С нешуточным волнением, не желая вступать в разговор в присутствии насторожившейся классной надзирательницы, я быстро пригласил моего друга на обед, назначив ему свидание в полдень, в ресторане, который он мне предложил.
Перед лицеем городка В. есть маленькая площадь, обсаженная каштанами. Я задержался там на некоторое время, задавая самому себе недоуменные вопросы: «От чего зависит успех или неудача человеческого существования? Вот Лекадье, рожденный для того, чтобы стать великим человеком, каждый год проверяет одинаковые сочинения многих поколений школяров из Турени и проводит каникулы, педантично ухаживая за смешным чудовищем, тогда как Клен, человек, конечно, умный, но отнюдь не гениальный, осуществляет в реальной жизни юношескую мечту Лекадье?» (Надо будет, думал я, попросить Клена, чтобы он добился перевода Лекадье в Париж.)
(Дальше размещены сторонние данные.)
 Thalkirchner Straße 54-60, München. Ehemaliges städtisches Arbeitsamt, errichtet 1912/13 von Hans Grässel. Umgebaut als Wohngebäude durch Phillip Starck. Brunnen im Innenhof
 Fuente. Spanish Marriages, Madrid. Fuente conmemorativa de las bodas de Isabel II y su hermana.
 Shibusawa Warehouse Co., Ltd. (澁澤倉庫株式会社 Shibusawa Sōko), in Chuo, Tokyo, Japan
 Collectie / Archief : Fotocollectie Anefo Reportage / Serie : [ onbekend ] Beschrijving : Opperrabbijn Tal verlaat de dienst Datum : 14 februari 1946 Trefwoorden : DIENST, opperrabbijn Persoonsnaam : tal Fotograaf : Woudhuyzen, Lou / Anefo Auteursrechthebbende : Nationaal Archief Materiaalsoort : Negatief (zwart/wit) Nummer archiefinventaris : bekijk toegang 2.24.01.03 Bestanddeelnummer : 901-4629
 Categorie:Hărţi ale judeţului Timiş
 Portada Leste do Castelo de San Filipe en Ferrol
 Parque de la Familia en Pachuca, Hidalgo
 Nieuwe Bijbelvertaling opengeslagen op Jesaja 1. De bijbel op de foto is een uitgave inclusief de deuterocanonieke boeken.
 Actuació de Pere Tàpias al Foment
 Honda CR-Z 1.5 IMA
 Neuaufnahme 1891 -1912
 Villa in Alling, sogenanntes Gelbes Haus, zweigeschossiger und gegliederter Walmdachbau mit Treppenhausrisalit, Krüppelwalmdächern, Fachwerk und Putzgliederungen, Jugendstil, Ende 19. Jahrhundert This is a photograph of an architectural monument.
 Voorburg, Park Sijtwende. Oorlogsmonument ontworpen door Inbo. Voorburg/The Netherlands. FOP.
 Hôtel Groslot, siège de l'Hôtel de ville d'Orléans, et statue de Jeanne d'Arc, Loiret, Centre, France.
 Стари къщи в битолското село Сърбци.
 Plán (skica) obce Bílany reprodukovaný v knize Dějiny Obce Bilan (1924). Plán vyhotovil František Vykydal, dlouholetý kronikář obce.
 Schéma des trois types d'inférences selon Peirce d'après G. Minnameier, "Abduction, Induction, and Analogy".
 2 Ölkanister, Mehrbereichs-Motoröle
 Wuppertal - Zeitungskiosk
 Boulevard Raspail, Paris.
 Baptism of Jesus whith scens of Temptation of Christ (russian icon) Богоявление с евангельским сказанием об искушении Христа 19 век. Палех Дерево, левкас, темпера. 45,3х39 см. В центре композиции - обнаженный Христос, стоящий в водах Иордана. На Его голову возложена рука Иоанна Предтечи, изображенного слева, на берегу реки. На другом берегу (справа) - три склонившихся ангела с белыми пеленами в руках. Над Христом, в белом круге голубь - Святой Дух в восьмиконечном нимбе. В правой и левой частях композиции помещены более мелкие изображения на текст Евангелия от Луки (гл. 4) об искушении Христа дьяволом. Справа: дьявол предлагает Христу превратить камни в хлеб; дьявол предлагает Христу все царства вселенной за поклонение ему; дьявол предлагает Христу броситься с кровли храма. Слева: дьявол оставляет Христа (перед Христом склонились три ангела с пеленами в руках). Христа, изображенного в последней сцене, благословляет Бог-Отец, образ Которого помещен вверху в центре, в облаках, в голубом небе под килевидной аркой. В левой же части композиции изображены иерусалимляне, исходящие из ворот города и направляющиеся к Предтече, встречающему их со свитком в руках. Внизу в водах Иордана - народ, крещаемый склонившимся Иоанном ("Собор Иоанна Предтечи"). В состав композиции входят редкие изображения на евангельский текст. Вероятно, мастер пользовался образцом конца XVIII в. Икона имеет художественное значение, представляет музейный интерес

Направляясь к красивой романской церкви Святого Этьена, достопримечательности В., которую я хотел посмотреть, я пытался представить то, что привело к такому падению: «Вначале Лекадье не мог отличаться от себя самого. Это был тот же человек, тот же ум. Что же случилось? Должно быть, Треливан безжалостно удерживал их в провинции. Он сдержал слово и обеспечил Лекадье быстрое продвижение по службе, но закрыл ему дорогу в Париж… Провинция оказывает изумительное воздействие на некоторые умы… Сам я нашел в ней счастье. Когда-то в Руане у меня были преподаватели, которым согласие с провинциальной жизнью подарило великолепную безмятежность, чистый вкус и свободу от зигзагов моды. Но таким людям, как Лекадье, нужен Париж. В изгнании жажда власти приводит к поискам маленьких успехов. Стать светочем остроумия в В. — опасное испытание для того, кто наделен сильным характером. Стать там политиком? Очень трудно для чужака. В любом случае это долгая работа: есть законные права, понятие о старшинстве, своего рода иерархия. Для человека с темпераментом Лекадье разочарование должно было наступить очень скоро… Еще одно: одинокий человек мог бы ускользнуть, заняться другой работой, но у Лекадье была жена. После первых месяцев счастья она, вероятно, начала сожалеть об утраченной светской жизни… Можно представить себе ее медленное отступление… А потом она состарилась… Он же человек чувственный… Вокруг молоденькие девушки, занятия литературой… Мадам Треливан начинает ревновать… Жизнь превращается в череду глупых мучительных стычек… Потом болезнь, желание забыться, не забудем также привычку, удивительную относительность честолюбивых целей, счастье удовлетворенной гордости за успехи, которые в двадцать лет показались бы ему смехотворными (муниципальный совет, завоевание сердца классной надзирательницы). Но все же мой Лекадье, гениальный юноша, не может полностью исчезнуть: в этом уме должны оставаться широкие горизонты, быть может, слегка померкшие, но которые еще можно открыть, дождаться их…»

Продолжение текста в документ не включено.